こちらの歩道橋は1970年に建設されたものになり、かなり老朽化が進んでいます。
大阪市としては、補修工事費用に負担がかかる歩道橋を出来るだけ撤去するよう動いているのですが、ここは近くの長池小学校の通学路としてかろうじて残してくれているようです。
歩道橋を登りきると視界が開け、広大な敷地が更地になった工事現場が見えます。西田辺の象徴でもあった「シャープ」は地元と共にある企業でした。
この旧本社ビル跡地に「大型家具店」が開業される予定になっています。
この「大型家具店」が開業されることによって「街が良くなる」という声がある一方、「変わらない」、「むしろ悪くなる」という声も無視できません。
小山さんは「雇用が増えると言ってもたかだか知れている。また地元の方の資金が外部に流れてしまうかもしれないという懸念もある。ただ、こちらで働く人が行きや帰りに消費してくれると良い方向に向かうかもしれない」と語ります。
2.住吉大社の神馬が千年に渡って歩いた道とは
町名「西田辺」の由来は、奈良時代に当地を田辺史(たなべふひと)の一族が管轄して田辺郷(今でいう村)と称されていたのが由来になります。
田辺氏は戦後まもない頃、住吉大社の神馬(しんめ:神社に奉献され神が騎乗する馬)を田辺の牧場で飼育されていました。

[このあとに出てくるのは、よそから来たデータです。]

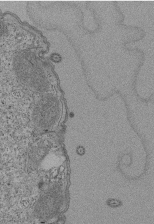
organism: Tetrahymena
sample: Cilia in tetrahymena
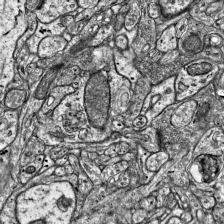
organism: Mouse
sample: Visual Cortex
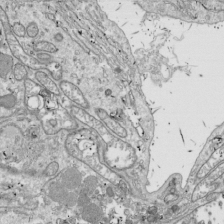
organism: Drosophila
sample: Cell division; meiosis; drosophila spermatocytes
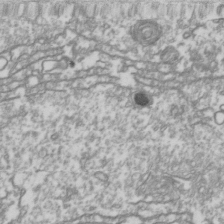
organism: Drosophila
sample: Cell division; meiosis; drosophila spermatocytes
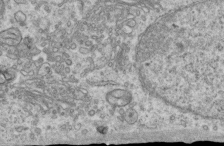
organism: Human
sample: Centriole in RPE cells
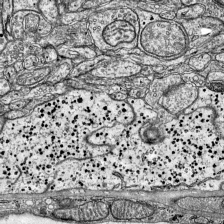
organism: Mouse
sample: Visual Cortex
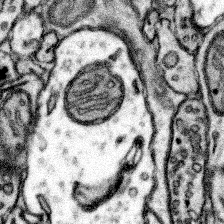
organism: Mouse
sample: Somatosensory cortex neuropil

斜めに横切る道は当時川沿いの土手になっていたそうで、東に進むと山阪神社にたどり着くことができます。
神馬はこの道を朝夕と、千年にも渡って田辺と住吉大社を往復していたということになります。
しかし、2代目に任されてからは神馬を何頭も死なせてしまう事態となり、激怒した住吉大社は残りの馬を引き取ることになったといいます。

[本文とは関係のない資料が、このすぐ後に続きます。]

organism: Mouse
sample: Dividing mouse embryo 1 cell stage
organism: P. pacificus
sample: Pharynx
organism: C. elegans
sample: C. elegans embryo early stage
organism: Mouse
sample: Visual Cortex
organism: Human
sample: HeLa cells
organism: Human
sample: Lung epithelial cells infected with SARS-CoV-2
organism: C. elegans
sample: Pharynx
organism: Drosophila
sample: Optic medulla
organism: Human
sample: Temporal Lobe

田辺郷にとってこんな不名誉なことはなかったでしょう。
残りの馬は、現在は杉谷牧場クラブ(和泉市)で管理育成されているそうです。
ちなみに、↓写真の長池小学校は田辺小学校の分校として1929年に創立したもので、当時の木造2階建ての写真を見せていただきました。
(白黒写真は小山さんのブログから)
3.JR阪和線の高架化による線路跡地には何ができるのか
山阪神社に向かう途中、JR阪和線の高架下にはアスファルトのまま遊休地化している土地が南北に延びています。

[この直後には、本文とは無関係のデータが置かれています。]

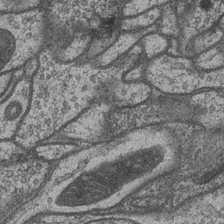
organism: Drosophila
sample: Optic medulla
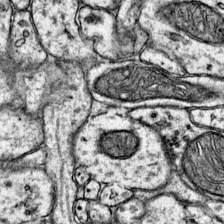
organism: Mouse
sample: Primary visual cortex
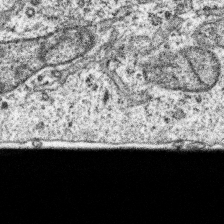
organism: Human
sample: HeLa cells

この空き地はJR阪和線が高架化した跡地で、天王寺の国道25号線~我孫子の大和川海岸線までの約5520mにわたります。
踏切による交通渋滞・事故の解消や地域分断の解消、高架下の有効利用を目的に大阪市が都市計画を進め、平成18年に高架化が完了しました。
当初は、高架化したJR線の上に高速道路を乗せる計画でしたが、阪和線ルートは断層であり、さらに阪神淡路大震災は起きたことから計画は廃止されました。
現在は、大阪市により新たな都市計画が検討されています。
計画では、駅前のオープンスペースや歩道を整備し、公園とつながる緑の空間づくりを目指すとしています。(※1)
整備には長期間を要することから、お披露目まではしばらくお預けのようです。
高架沿いを進むと、長池公園に着きました。
長池公園にある池は、昔は桃ヶ池公園の池と川としてつながっていたそうです。
のちに埋め立てられ、道路や公園ができたという経緯があります。
ほどなくして山阪神社に到着しました。
山阪神社と山坂公園が隣接するこの敷地の地形にはある特徴があります。
4.山阪神社は前方後円墳の上に創建されている!?
公園に入り山阪神社に向かって歩いていると、なだらかな坂になっていることが分かります。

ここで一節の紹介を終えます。